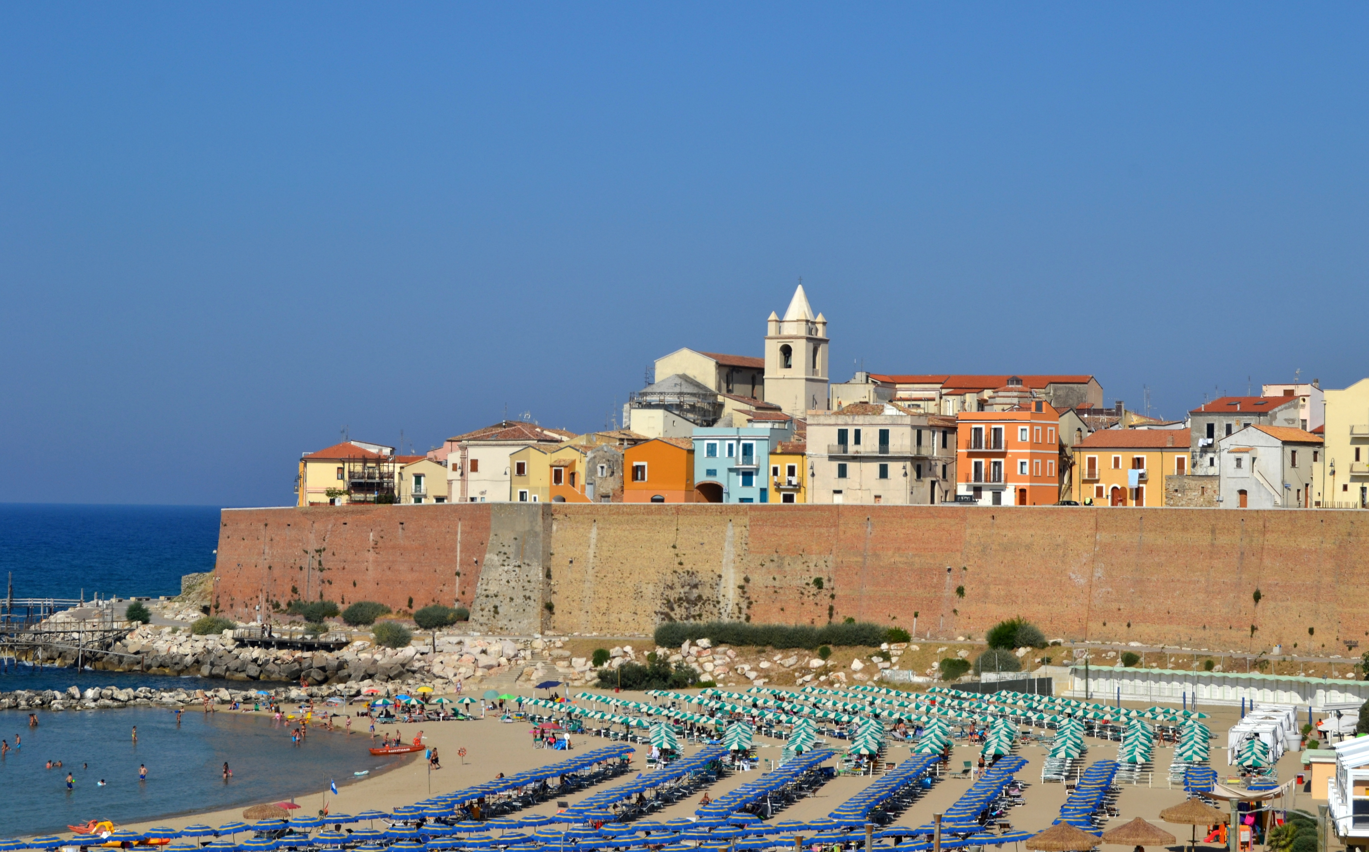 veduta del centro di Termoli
━━━━━━━━
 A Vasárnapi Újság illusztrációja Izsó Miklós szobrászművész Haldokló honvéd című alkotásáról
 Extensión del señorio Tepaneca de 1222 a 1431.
━━━━━━━━
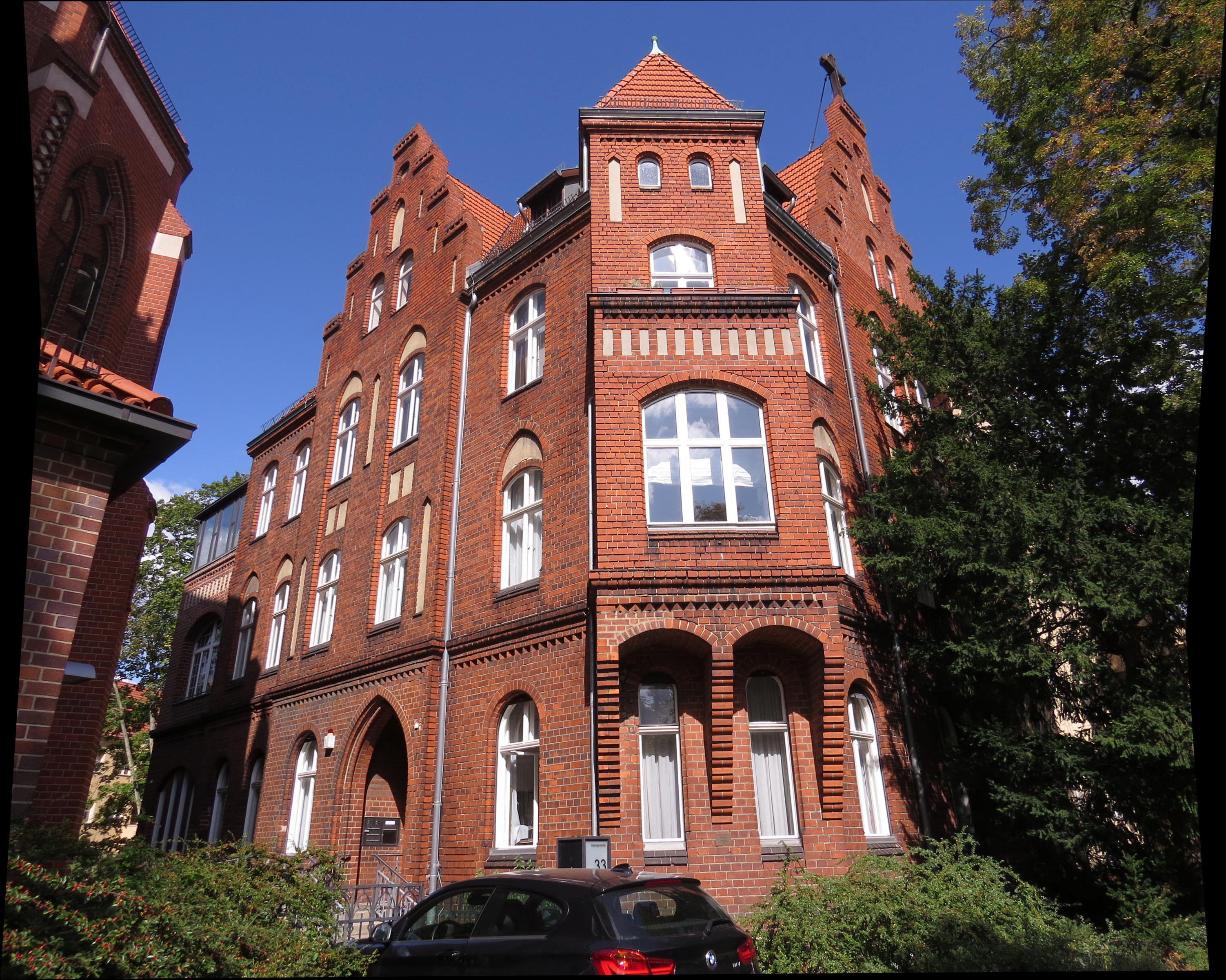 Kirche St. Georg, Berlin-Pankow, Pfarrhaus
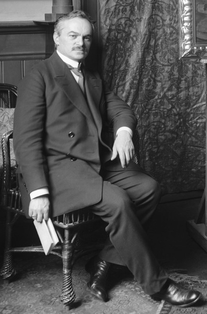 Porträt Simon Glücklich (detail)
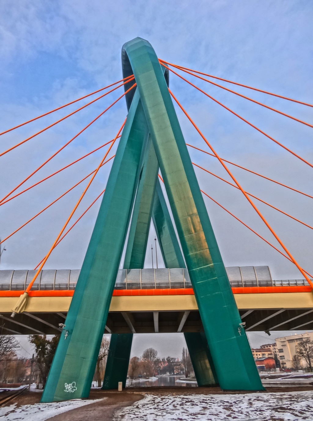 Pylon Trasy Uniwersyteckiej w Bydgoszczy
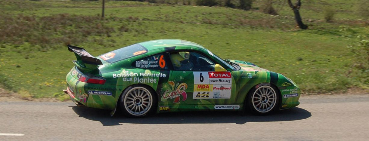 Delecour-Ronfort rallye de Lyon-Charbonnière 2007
━━━━━━━━
» Your assignment
In the listing above, find the line with "Porträt Simon Glücklich (detail)" and output every line through the one with "Delecour-Ronfort rallye de", exactly, without the pictures.

» Written answer
 Porträt Simon Glücklich (detail)
 Pylon Trasy Uniwersyteckiej w Bydgoszczy
 Delecour-Ronfort rallye de Lyon-Charbonnière 2007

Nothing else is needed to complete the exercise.